Pbkdf2 is extremely good. Without deeper analysis (or a feature comparison) I'd be hesitant to say that bcrypt or scrypt are better.

I sincerely mean no offense but this statement came directly out of your butt. Read the table on page 14 of Colin Percival's Usenix paper "Stronger Key Derivation Via Sequential Memory-Hard Functions" (which you could have found by Googling [scrypt paper]); PBKDF2 is ~5x faster (ie: costs ~5x less to break) than bcrypt; PBKDF2 and scrypt aren't even in the same ballpark.

From exactly where did you derive the idea that PBKDF2 is "extremely good"?

The reality is that all three of PBKDF2, bcrypt, and scrypt are just fine. But PBKDF2 and scrypt have drastically poorer library support than bcrypt; nobody should delay using a strong password hash so that they can optimize which one they use.

All three are extremely good for this use case, when the competition is SHA-1. Beyond that, I don't know enough to compare the three. So yeah, it came out of my butt.

If Colin has a paper on it then I trust his comparison. What I really meant to say is what you said: all three are just fine.

Also, I thought I remembered my comment's parent saying something stronger, either it was edited later, or I was drunk when I decided it was worth commenting on.

I just wanted to write the word "butt". Thanks for being cool about it. :)

hahahaha, well, what you wrote was worthwhile and (as far as I can tell) correct. Thanks.

Eh? PBKDF2 has configurable complexity and has found many more applications than bycrpt, from WPA2 to disk encryption.
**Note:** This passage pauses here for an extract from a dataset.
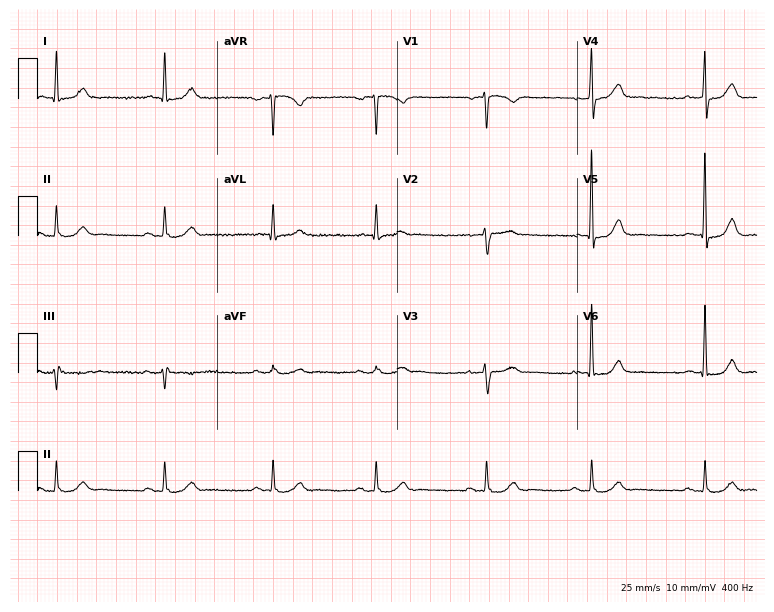
Electrocardiogram, a man, 69 years old. Overall reading on record: normal ECG.

The crypto research behind PBKDF2 is much more rigorous.

Please cite one academic cryptography paper that presents an analysis of PBKDF2, other than Colin's paper which damns it.
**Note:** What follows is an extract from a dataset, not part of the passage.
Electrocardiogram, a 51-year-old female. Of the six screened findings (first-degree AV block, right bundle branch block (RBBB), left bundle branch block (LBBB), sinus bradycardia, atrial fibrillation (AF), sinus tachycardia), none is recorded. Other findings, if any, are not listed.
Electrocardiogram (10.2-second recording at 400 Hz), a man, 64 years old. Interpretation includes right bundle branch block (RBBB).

There is virtually no "rigorous" research into KDFs of any sort, let alone password KDFs. Most academic crypto research simply presumes passwords are taken from cryptographically secure random number generators and stored securely.

And with that said I want to remind you that I just cited a source, accepted at Usenix, that measured PBKDF2, bcrypt, and scrypt and found PBKDF2 inferior to bcrypt. You seem to want to pretend otherwise.
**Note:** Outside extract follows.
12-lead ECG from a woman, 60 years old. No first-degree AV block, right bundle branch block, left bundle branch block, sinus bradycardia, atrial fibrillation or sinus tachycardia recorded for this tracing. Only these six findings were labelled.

PBKDF2 is way better than salted hashes. It's right there with bcrypt and scrypt on the "good choices" list.

Django has chosen a fine default and for the next several years it's probably unnecessary to second-guess it. Over time, GPU and (more importantly) FPGA-assisted hash cracking may or may not become more common, at which point you'd want to transition to something like scrypt.

You could literally flip a coin to decide between bcrypt and PBKDF2 and it wouldn't matter which side came up.

> which is better than nothing/md5/no salt sha1.

It's also better than salted sha1 since it performs multiple iteration rounds leading to (configurable) higher computational complexity.